The White House said the bill would create about 2 million “good-paying” jobs a year for the next decade. It provides $110 billion for roads and bridges, $39 billion for public transit, $66 billion for passenger rail, $73 billion to upgrade the electrical grid; $7.5 billion for electrical vehicle chargers on highway corridors, $17 billion for rebuilding our ports, $50 billion for addressing climate change and cybersecurity, and $55 billion for clean drinking water. 

The bill also calls for $65 billion to expand broadband internet, tying all Americans into the same grid and lowering prices. In the White House statement, Biden explicitly tied the expansion of broadband to the nation’s 1936 expansion of access to electricity through the Rural Electrification Act. Through that act, the government tried to level the playing field between urban Americans who had electricity through private companies and rural Americans who did not because the profit margins weren’t high enough to make it worthwhile for private companies to bring electricity to them. Electrification not only enabled rural Americans to enjoy the new products created in the early twentieth century, but also created a new industry of consumer products that helped the post–World War II economic boom.

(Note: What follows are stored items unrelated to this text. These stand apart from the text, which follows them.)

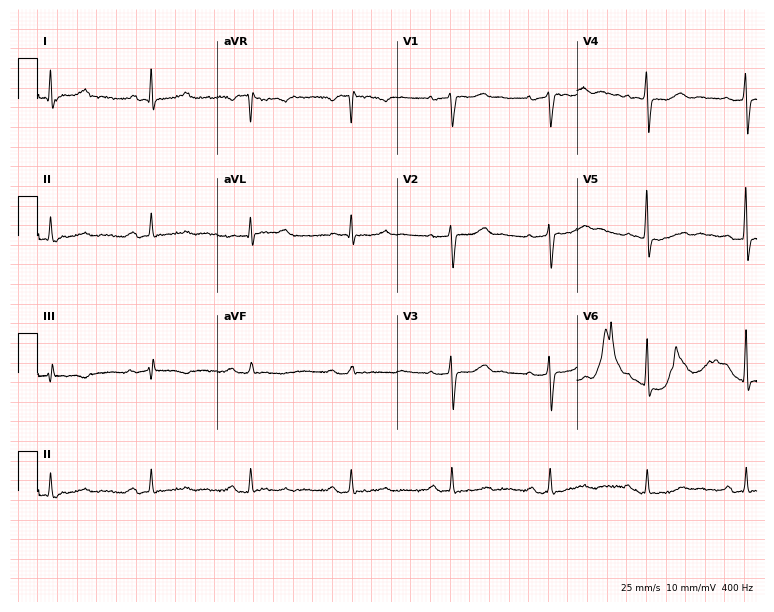
Standard 12-lead ECG recorded from a female patient, 58 years old. None of these six findings is recorded: first-degree AV block, right bundle branch block, left bundle branch block, sinus bradycardia, atrial fibrillation, sinus tachycardia.
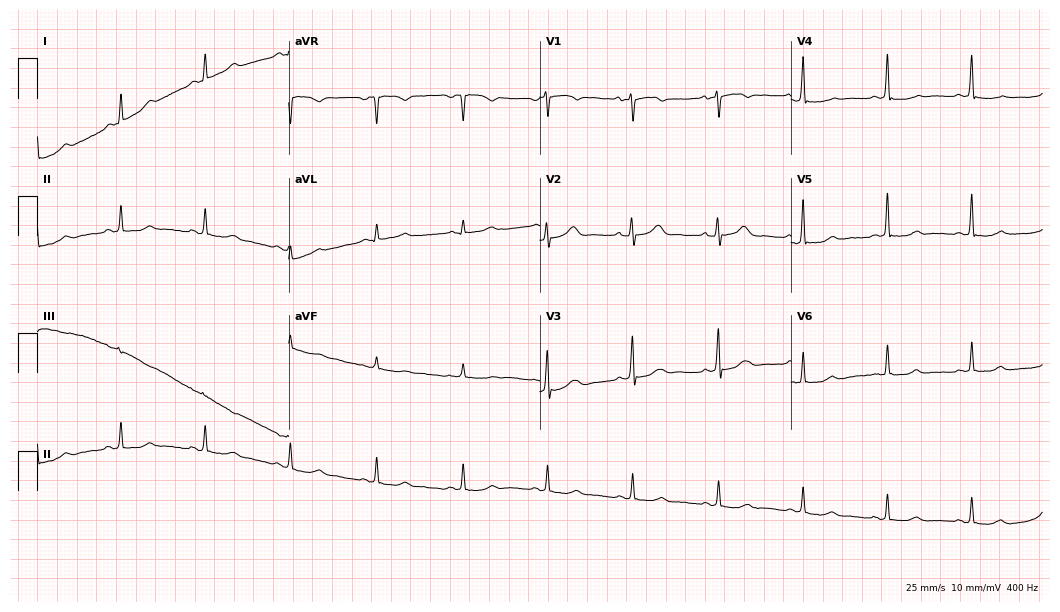
ECG — a 49-year-old female. Screened for six findings — first-degree AV block, right bundle branch block, left bundle branch block, sinus bradycardia, atrial fibrillation, sinus tachycardia — none is recorded. Findings outside these six are not listed.
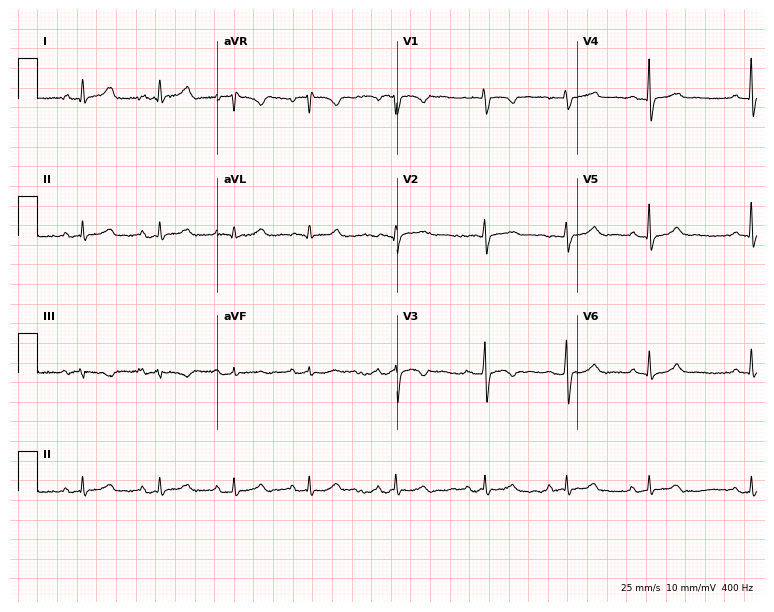
Electrocardiogram (7.3-second recording at 400 Hz), a female, 28 years old. Overall reading on record: normal ECG.

This bipartisan bill remains precarious. It is always possible that the Republicans cannot muster the 10 votes they need to pass the bill, and continuing to tinker with it is simply a way to run out the clock on the congressional session so that the Democrats cannot get the infrastructure deal they want so badly. 

From the other direction, progressive Democrats have made it clear they will not accept this bill, which focuses on “hard” infrastructure like roads and bridges, unless it goes along with a larger “soft” infrastructure bill that focuses on human infrastructure. There are not enough Republican votes to pass that second measure over a Senate filibuster, so it will have to pass the Senate through budget reconciliation, which requires only a simple majority. But that means it will need all 50 Democratic votes, and Senator Kyrsten Sinema said she does not support the bill in its current form. She apparently wants adjustments, but what they are and whether progressives will accept them remains unclear.

Still, the idea of this new, sweeping infrastructure package becoming reality is huge. Former President Donald Trump, who wanted badly to pass an even larger infrastructure bill during his own term of office but who couldn’t do so, has responded to the idea that Biden might manage to pull this off with a demand that Republicans scuttle the entire thing. That several prominent Republicans are ignoring Trump illustrates the potential of this deal to weaken the Trump supporters in the party as the weight begins to shift toward measures that are popular with voters and away from the party’s more common obstructionism.